Records from a data source
____________

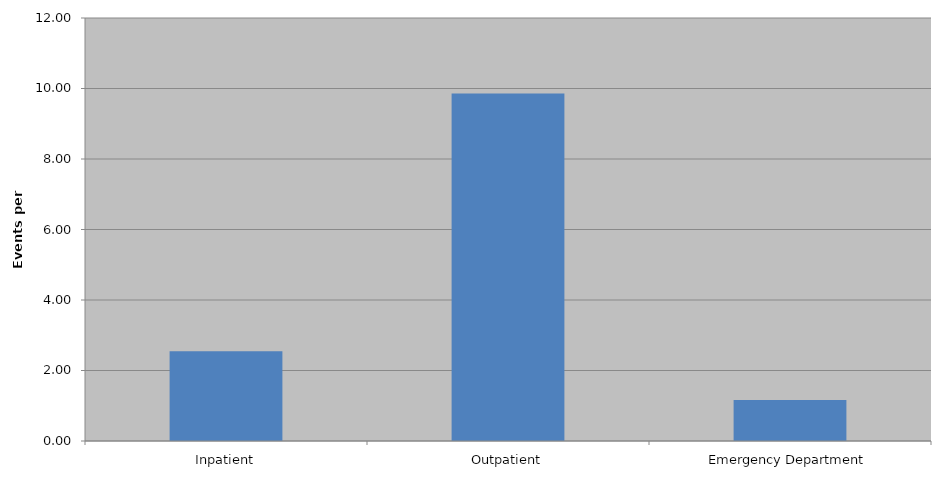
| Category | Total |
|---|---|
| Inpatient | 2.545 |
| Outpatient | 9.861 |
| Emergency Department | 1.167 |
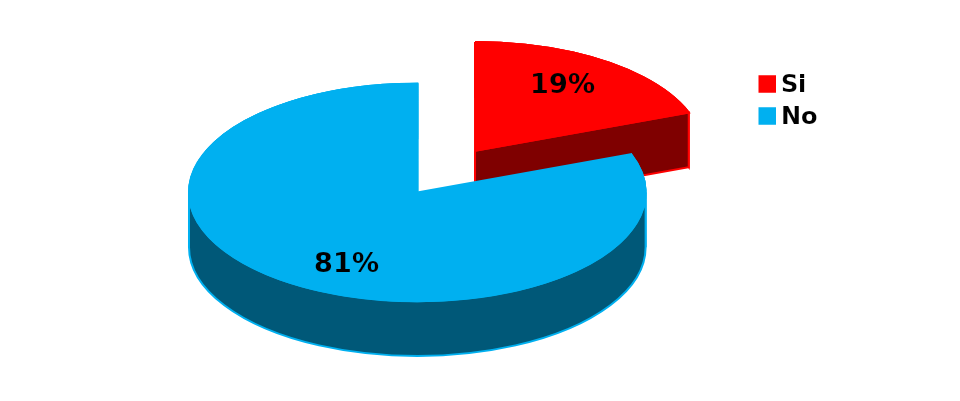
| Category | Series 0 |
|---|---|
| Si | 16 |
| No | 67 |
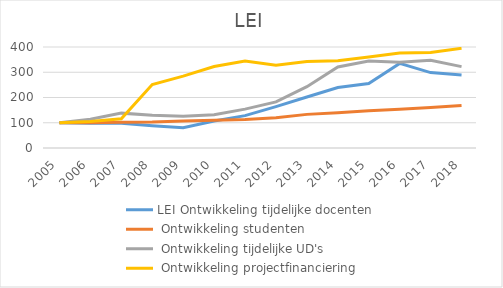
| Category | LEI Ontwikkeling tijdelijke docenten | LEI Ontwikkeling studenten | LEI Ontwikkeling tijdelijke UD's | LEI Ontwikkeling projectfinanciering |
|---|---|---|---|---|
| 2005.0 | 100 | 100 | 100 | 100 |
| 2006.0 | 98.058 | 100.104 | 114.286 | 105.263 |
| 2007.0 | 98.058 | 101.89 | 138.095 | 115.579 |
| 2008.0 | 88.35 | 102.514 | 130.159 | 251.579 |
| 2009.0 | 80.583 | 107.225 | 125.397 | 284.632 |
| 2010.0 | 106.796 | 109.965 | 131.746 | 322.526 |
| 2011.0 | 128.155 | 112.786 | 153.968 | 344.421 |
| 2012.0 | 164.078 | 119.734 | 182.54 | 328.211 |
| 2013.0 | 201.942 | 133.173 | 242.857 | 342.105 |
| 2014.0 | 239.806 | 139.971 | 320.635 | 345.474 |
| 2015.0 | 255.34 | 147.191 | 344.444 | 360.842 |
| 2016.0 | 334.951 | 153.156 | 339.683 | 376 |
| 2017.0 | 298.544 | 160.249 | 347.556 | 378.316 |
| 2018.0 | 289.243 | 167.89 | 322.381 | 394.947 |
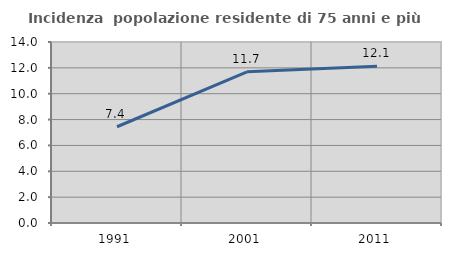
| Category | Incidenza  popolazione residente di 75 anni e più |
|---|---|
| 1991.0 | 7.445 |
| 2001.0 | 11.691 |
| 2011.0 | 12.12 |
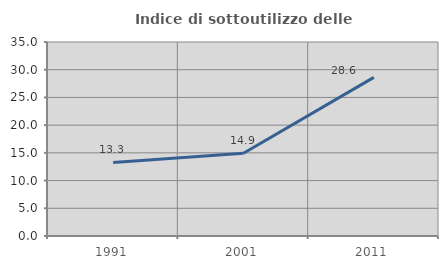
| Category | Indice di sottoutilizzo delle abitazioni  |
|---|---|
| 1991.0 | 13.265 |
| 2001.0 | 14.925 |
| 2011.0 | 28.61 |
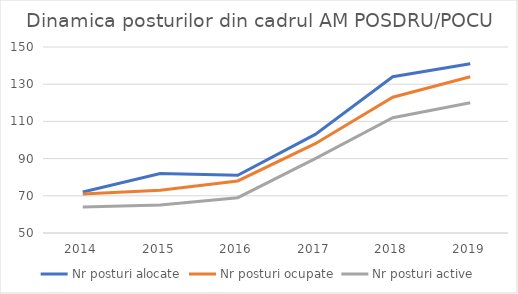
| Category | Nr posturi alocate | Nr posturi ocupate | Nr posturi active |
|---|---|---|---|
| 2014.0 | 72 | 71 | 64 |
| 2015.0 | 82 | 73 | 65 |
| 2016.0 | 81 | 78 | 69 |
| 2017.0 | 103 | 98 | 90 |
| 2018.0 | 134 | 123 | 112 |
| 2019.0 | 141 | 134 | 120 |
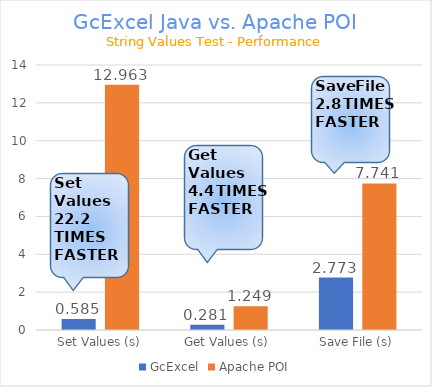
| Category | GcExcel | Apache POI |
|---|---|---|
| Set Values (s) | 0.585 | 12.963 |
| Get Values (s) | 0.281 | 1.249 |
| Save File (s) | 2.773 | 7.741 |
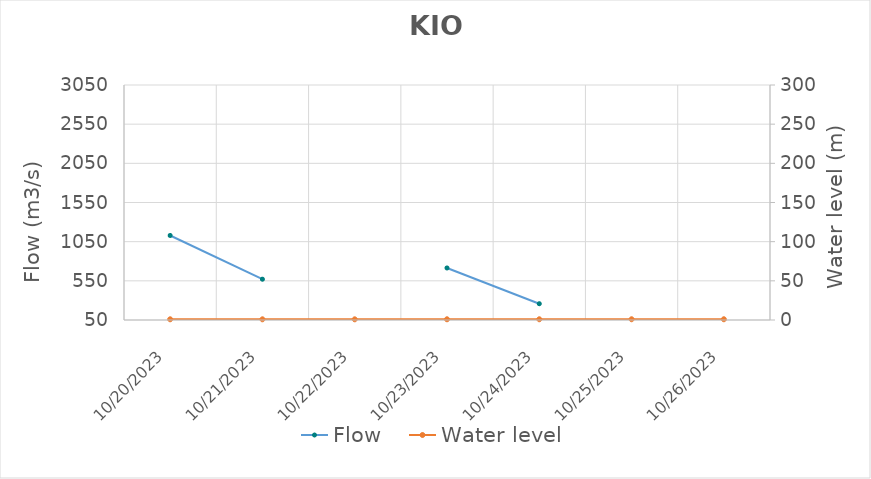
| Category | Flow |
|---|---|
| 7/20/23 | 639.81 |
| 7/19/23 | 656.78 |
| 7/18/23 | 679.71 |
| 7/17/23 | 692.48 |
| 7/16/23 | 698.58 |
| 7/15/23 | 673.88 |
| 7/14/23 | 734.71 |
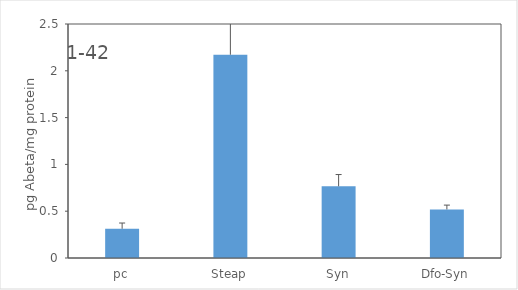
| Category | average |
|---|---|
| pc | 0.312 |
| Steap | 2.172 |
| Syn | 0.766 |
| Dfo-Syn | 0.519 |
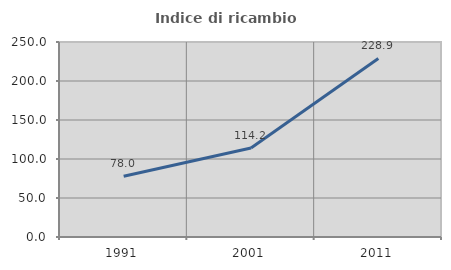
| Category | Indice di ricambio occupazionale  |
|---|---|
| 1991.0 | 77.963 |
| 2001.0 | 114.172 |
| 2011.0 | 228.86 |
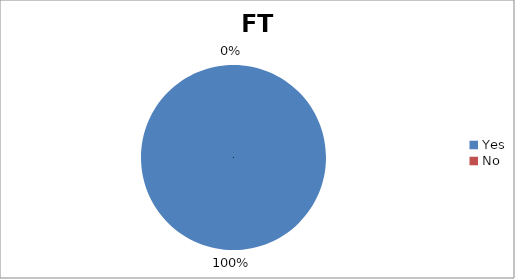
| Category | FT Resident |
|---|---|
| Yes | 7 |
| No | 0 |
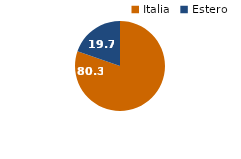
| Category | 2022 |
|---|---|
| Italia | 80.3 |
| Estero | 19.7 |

____________

_PROBLEM STATEMENT_
Repeat exactly the lines from the one containing "0.281 | 1.249 |" to the last line of the data above, both included, and write no pictures into the copy.

_RESPONSE BOX_
| Get Values (s) | 0.281 | 1.249 |
| Save File (s) | 2.773 | 7.741 |
| Category | Flow |
|---|---|
| 7/20/23 | 639.81 |
| 7/19/23 | 656.78 |
| 7/18/23 | 679.71 |
| 7/17/23 | 692.48 |
| 7/16/23 | 698.58 |
| 7/15/23 | 673.88 |
| 7/14/23 | 734.71 |
| Category | average |
|---|---|
| pc | 0.312 |
| Steap | 2.172 |
| Syn | 0.766 |
| Dfo-Syn | 0.519 |
| Category | Indice di ricambio occupazionale  |
|---|---|
| 1991.0 | 77.963 |
| 2001.0 | 114.172 |
| 2011.0 | 228.86 |
| Category | FT Resident |
|---|---|
| Yes | 7 |
| No | 0 |
| Category | 2022 |
|---|---|
| Italia | 80.3 |
| Estero | 19.7 |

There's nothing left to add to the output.